Shortly after operators of The Rock Sports Complex announced the downhill mountain bike trails would open on June 15, the Business Journal reported that the Village of Greendale is preparing a lawsuit over the trails sculpted on the former Crystal Ridge ski area.
Thousands of mountain bikers have been anxious to take the initial plunges down the 250 feet of elevation and explore the first park of its kind in the Midwest. While smaller, and with less elevation, the gravity flow and downhill runs at The Rock promise to replicate the big-mountain experience found at Whistler, Steamboat and a dozen major bike parks in North America.

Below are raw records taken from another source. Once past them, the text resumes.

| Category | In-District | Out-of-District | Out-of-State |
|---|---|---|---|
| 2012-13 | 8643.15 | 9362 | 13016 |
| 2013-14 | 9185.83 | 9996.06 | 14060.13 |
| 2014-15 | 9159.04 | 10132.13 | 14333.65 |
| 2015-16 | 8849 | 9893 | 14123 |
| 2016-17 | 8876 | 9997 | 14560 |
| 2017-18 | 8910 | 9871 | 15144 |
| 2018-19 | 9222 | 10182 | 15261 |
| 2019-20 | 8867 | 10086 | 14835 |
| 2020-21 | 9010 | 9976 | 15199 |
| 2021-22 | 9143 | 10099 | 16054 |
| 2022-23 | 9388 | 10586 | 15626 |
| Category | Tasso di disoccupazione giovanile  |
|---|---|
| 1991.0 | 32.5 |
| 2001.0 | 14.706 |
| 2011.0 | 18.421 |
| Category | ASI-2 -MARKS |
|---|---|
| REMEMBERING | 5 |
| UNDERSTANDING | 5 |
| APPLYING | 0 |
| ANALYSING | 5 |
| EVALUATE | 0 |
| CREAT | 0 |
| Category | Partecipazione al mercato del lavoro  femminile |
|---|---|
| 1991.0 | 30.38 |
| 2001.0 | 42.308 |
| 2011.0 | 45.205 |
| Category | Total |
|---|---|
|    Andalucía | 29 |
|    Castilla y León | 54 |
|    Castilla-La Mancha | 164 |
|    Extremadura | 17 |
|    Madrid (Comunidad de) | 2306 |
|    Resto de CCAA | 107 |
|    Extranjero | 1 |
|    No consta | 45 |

Michael Zimmerman, a health-care entrepreneur from Franklin, invested more than $1 million in the biking complex, and retrofitted the ski lifts to carry riders and their bikes from the bottom to the top. Zimmerman leased the property from Milwaukee County in September, and included the biking trails in a major renovation that includes a dozen baseball fields.
Sean Ryan, from the Business Journal, details how a portion of the trails cross into Greendale and the permitting issues that may put the mountain biking on hold.
Operators of the Rock reached out for support on its Facebook page: “The crux of the debate is permits on the Bike Park. The Rock is happy to file a permit (or any other paper work) if our land owner (Milwaukee County Parks) feels it’s required. Its a gray area. A lawsuit is overboard in our opinion and would ruin all plans for opening the bike park this year. Given the positive impact of this development to the communities The Rock serves (Greendale especially) we would have expected a conversation on the topic first, not a surprise lawsuit.”
Milwaukee County Executive Chris Abele released a similarly positive statement: “Our attorney’s are working with the Parks Department and representatives from Franklin, Greendale and The Rock Complex to solve this issue. We hope we can all reach an agreement that will avoid going to court and will allow for this exciting project to move forward.”